Le projet de loi « déontologie, droits et obligations des fonctionnaires » devrait être définitivement adopté par les parlementaires le 5 avril. La commission mixte paritaire, réunie hier pour que sénateurs et députés s’accordent sur un texte commun, a en effet adopté un texte de compromis. Le gouvernement comptait sur ce consensus, impératif pour que ce texte termine dans les temps son parcours législatif. La ministre de la Fonction publique, Annick Girardin, a d’ailleurs salué hier soir dans un communiqué de presse ce nouveau texte qu’elle juge « équilibré ». Elle « se réjouit en particulier » de l’abandon des trois jours de carence dans la fonction publique, que les sénateurs avaient réintroduits.
La commission des lois du Sénat s’est de son côté « félicitée » que « ses propositions aient été retenues sur de nombreux points ». L’intérim, que le projet de loi du gouvernement voulait supprimer, reste maintenu dans les trois fonctions publiques.
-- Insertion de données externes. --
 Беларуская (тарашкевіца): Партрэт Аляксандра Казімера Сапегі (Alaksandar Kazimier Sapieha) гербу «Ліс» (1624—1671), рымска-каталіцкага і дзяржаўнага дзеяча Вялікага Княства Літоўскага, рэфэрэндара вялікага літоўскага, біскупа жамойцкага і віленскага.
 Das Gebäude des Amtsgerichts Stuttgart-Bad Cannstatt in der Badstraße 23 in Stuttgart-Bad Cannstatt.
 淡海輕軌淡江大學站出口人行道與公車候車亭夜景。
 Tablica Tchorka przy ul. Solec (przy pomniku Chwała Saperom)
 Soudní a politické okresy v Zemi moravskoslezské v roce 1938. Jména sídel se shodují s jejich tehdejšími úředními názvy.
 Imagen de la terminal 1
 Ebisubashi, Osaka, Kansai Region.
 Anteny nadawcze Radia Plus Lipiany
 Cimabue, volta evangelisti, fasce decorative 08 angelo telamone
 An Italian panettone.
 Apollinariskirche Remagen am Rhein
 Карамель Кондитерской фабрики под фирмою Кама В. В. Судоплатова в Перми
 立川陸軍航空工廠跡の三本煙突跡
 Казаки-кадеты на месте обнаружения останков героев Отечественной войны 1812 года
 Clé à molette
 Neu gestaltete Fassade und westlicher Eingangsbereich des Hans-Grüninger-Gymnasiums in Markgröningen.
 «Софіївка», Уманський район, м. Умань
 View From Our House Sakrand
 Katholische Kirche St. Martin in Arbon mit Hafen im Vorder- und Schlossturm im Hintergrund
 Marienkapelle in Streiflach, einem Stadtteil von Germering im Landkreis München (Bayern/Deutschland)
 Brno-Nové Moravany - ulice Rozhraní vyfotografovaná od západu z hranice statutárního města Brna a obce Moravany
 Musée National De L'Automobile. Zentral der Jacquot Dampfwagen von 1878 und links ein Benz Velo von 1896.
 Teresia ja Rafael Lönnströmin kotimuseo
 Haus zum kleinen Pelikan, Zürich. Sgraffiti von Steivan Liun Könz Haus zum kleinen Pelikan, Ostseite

Pour le rapporteur du texte au Sénat, Alain Vasselle, il s’agit là d’une « souplesse indispensable à la continuité du service public ». Les sénateurs ont également obtenu que l’on ne touche pas aux modalités de recrutement sans concours des agents de catégorie C. Le projet envisageait en effet la mise en œuvre de « comités de recrutement ». Cela aurait « considérablement alourdi les charges des collectivités territoriales », observe Alain Vasselle. L’AMF avait vivement protesté contre cette mesure, qui avait été écartée de la négociation autour des Parcours, carrières et rémunérations des fonctionnaires, mais donc introduite discrètement lors de la lecture du projet de loi à l’Assemblée (lire Maire info du 26 janvier 2016).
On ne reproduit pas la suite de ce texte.